*** DATA EXTRACTS ***
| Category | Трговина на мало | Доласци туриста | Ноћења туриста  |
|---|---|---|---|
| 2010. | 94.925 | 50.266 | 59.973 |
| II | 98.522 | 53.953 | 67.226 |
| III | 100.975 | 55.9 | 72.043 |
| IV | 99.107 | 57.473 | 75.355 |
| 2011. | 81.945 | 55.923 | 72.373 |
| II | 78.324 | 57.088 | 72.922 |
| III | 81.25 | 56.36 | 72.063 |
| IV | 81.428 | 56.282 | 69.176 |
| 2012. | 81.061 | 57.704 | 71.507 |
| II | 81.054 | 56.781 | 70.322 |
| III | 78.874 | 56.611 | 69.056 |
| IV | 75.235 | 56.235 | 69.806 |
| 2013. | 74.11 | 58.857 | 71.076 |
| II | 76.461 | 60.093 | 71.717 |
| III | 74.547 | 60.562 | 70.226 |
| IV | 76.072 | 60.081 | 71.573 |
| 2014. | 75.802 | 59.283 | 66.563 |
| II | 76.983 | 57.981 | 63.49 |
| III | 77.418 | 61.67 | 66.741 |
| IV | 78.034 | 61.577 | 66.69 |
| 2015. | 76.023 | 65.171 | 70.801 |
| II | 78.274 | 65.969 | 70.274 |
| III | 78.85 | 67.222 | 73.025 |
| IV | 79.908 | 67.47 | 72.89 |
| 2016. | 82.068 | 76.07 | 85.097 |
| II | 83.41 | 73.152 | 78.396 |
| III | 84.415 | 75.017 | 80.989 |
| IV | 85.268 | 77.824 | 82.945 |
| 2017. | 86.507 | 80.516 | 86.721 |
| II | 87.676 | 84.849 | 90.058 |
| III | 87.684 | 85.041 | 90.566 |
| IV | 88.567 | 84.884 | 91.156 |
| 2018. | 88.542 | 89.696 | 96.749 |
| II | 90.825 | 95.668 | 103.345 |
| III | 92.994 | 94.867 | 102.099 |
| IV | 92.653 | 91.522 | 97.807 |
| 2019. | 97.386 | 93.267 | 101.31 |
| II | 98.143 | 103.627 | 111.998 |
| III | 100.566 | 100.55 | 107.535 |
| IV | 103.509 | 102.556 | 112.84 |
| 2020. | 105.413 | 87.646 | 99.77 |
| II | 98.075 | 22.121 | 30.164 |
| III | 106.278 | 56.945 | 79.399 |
***
--- THE TASK ---
Set down, word for word, only the lines running from the line with "61.67 | 66.741 |" to the last line of the listing above. Both of those lines belong in your answer.

--- RESPONSE ---
| III | 77.418 | 61.67 | 66.741 |
| IV | 78.034 | 61.577 | 66.69 |
| 2015. | 76.023 | 65.171 | 70.801 |
| II | 78.274 | 65.969 | 70.274 |
| III | 78.85 | 67.222 | 73.025 |
| IV | 79.908 | 67.47 | 72.89 |
| 2016. | 82.068 | 76.07 | 85.097 |
| II | 83.41 | 73.152 | 78.396 |
| III | 84.415 | 75.017 | 80.989 |
| IV | 85.268 | 77.824 | 82.945 |
| 2017. | 86.507 | 80.516 | 86.721 |
| II | 87.676 | 84.849 | 90.058 |
| III | 87.684 | 85.041 | 90.566 |
| IV | 88.567 | 84.884 | 91.156 |
| 2018. | 88.542 | 89.696 | 96.749 |
| II | 90.825 | 95.668 | 103.345 |
| III | 92.994 | 94.867 | 102.099 |
| IV | 92.653 | 91.522 | 97.807 |
| 2019. | 97.386 | 93.267 | 101.31 |
| II | 98.143 | 103.627 | 111.998 |
| III | 100.566 | 100.55 | 107.535 |
| IV | 103.509 | 102.556 | 112.84 |
| 2020. | 105.413 | 87.646 | 99.77 |
| II | 98.075 | 22.121 | 30.164 |
| III | 106.278 | 56.945 | 79.399 |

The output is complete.